Die Amtsenthebung kann ich nachvollziehen. Wer so einen Schwachsinn von sich gibt, hat als Drogenbeauftragter auch wirklich seinen Job verfehlt. Immerhin soll der sich um den Drogenkonsum, nicht um Alkohol kümmern.

Und daß die gesellschaftlichen Folgen schon alleine wegen des Verbreitungsgrades überhaupt nicht vergleichbar sind, müßte auch ein Blinder mit Krückstock sehen. Die höheren Folgekosten im Gesundheitssystem werden wohl auch darauf zurückzuführen sein. Zusätzlich werden Personen, die Alkohol trinken, in der Regel bedeutend älter als Drogenkonsumenten. Bei letzteren können sich also schon aus Zeitgründen viele mögliche Folgen ihres Drogenkonsums überhaupt nicht einstellen.



ruyven_macaran schrieb:


> Für Heroin muss man erstmal Rohopium haben, dessen Anbau in Deutschland afaik klimatisch nicht möglich ist.


Der Schlafmohnanbau in Deutschland wurde nach dem zweiten Weltkrieg verboten. Schlafmohn kommt aber noch wild vor. Also, wachsen tut er hier. Anbauen darf man ihn so gut wie gar nicht.


----------



## Nucleus (1. November 2010)

*AW: Neues Drogen-Ranking: Alkohol gefährlicher als Heroin*



ruyven_macaran schrieb:


> Wo Leute an Heroin oder Crack kommen sind die sozialen Auswirkungen im Schnitt wohl um einiges Schlimmer, als beim durchschnittlichen Alkoholkonsumenten.

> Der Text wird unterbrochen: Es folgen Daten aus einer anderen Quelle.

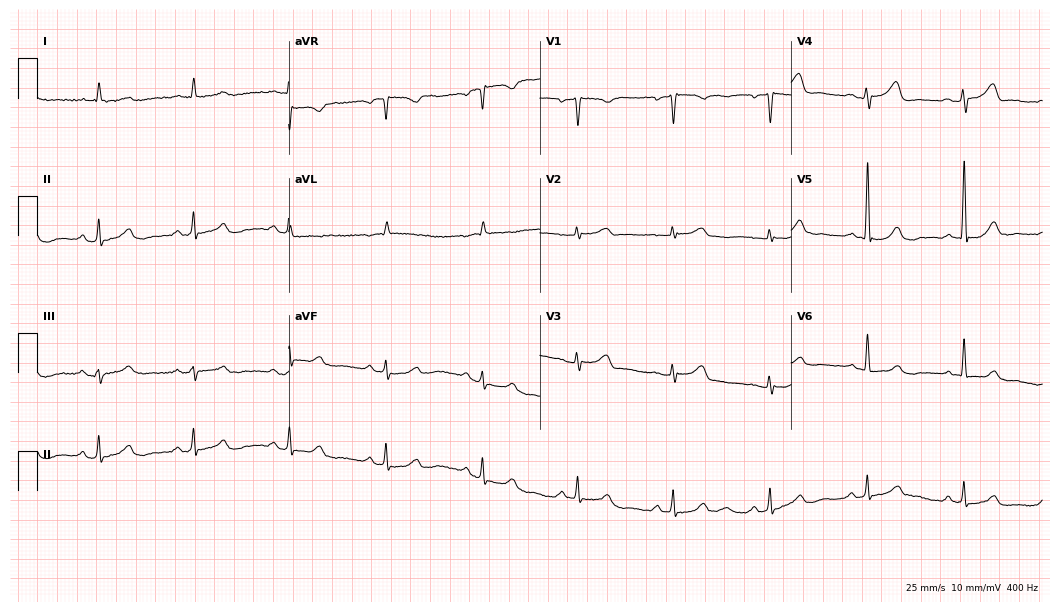
Standard 12-lead ECG recorded from a female patient, 71 years old. Read as a normal ECG.
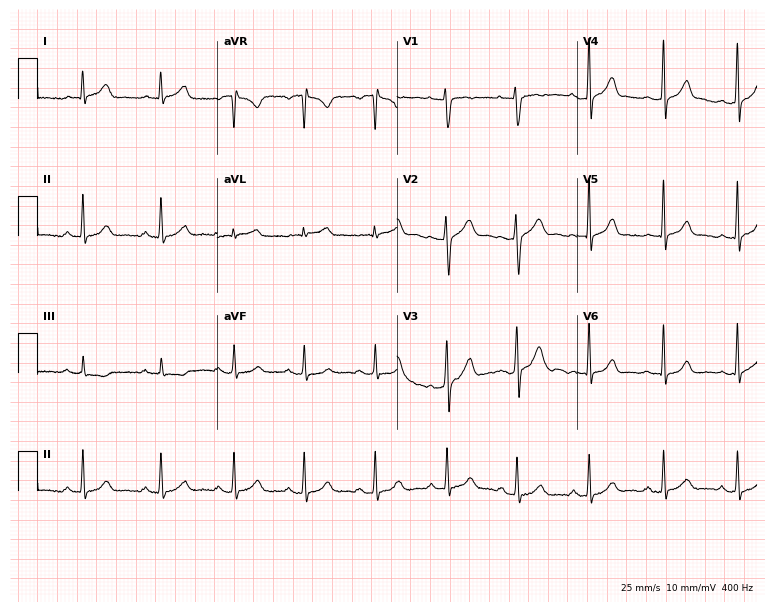
Electrocardiogram, a 39-year-old man. Overall reading on record: normal ECG.
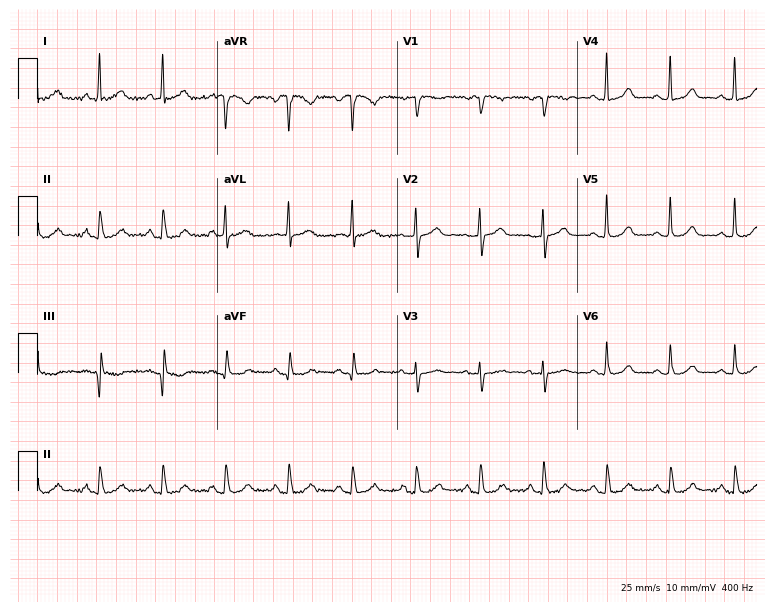
ECG (7.3-second recording at 400 Hz) — a 71-year-old woman. Labelled as a normal ECG.
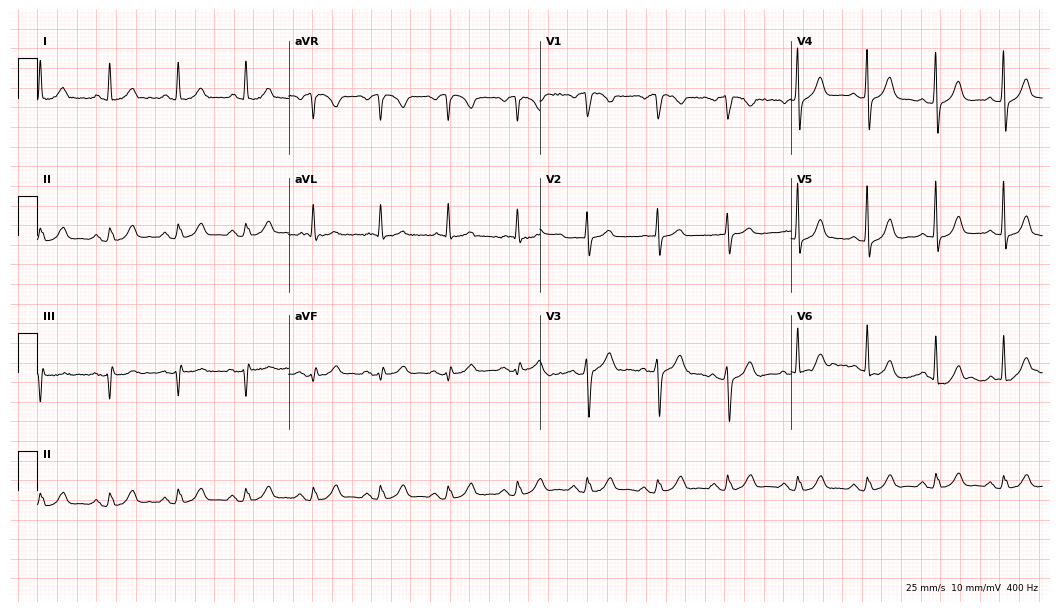
Electrocardiogram, a man, 67 years old. Overall reading on record: normal ECG.

Ist das ein Kausalzusammenhang, oder eine Korrelation?

Und was ist zuerst da? Der Drogenkonsum oder das miese soziale Gefüge?


----------



## ruyven_macaran (1. November 2010)

*AW: Neues Drogen-Ranking: Alkohol gefährlicher als Heroin*

Erstmal eine Korrelation. Da Heroin und Crack nicht kostenlos zu haben sind, fallen aber zumindest die Stereotypen für schlechte soziale Stellung weg und da sie umgekehrt die Eignung für so ziemlich jede Form von Integration in die Gesellschaft reduzieren, erscheint eine Kausalität naheliegend. Soweit ich Aussteigerberichte kenne (gute Kenntnisse sind das nicht) scheint die Absetzung der Droge auch vor dem Wiedereintritt in die Gesellschaft zu stehen - nicht umgekehrt.

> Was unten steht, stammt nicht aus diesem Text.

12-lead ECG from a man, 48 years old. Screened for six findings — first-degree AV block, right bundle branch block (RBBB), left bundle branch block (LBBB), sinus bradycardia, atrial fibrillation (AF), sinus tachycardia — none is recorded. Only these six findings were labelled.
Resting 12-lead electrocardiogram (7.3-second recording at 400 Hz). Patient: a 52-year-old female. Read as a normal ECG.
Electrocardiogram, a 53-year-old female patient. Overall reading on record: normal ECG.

(exklusiv dürfte die Kausalität aber nicht sein. Die Beschaffung der Droge setzt eine niedrige Menge kriminelle Aktivität vorraus und Personen, die sich kriminell betätigen, dürften eine nicht-durchschnittliche Sozialisation haben. Aber in der Gruppe "Leute, die Gesetze nicht so genau" nehmen heben sich Junkies von z.B. Rasern ab. Ich bin z.B. noch nie von Rasern in der U-Bahn belästigt worden  )


----------



## Nucleus (1. November 2010)

*AW: Neues Drogen-Ranking: Alkohol gefährlicher als Heroin*



ruyven_macaran schrieb:


> Erstmal eine Korrelation. Da Heroin und Crack nicht kostenlos zu haben sind, fallen aber zumindest die Stereotypen für schlechte soziale Stellung weg [...]



Und wie passt da dann Beschaffungskriminalität ins Bild?

Versteh' mich net falsch - ich widerspreche Dir nicht, ich versuche nur Deine Argumentation nachzuvollziehen


----------



## Gast20141208 (1. November 2010)

*AW: Neues Drogen-Ranking: Alkohol gefährlicher als Heroin*



> Zusätzlich werden Personen, die Alkohol trinken, in der Regel bedeutend älter als Drogenkonsumenten.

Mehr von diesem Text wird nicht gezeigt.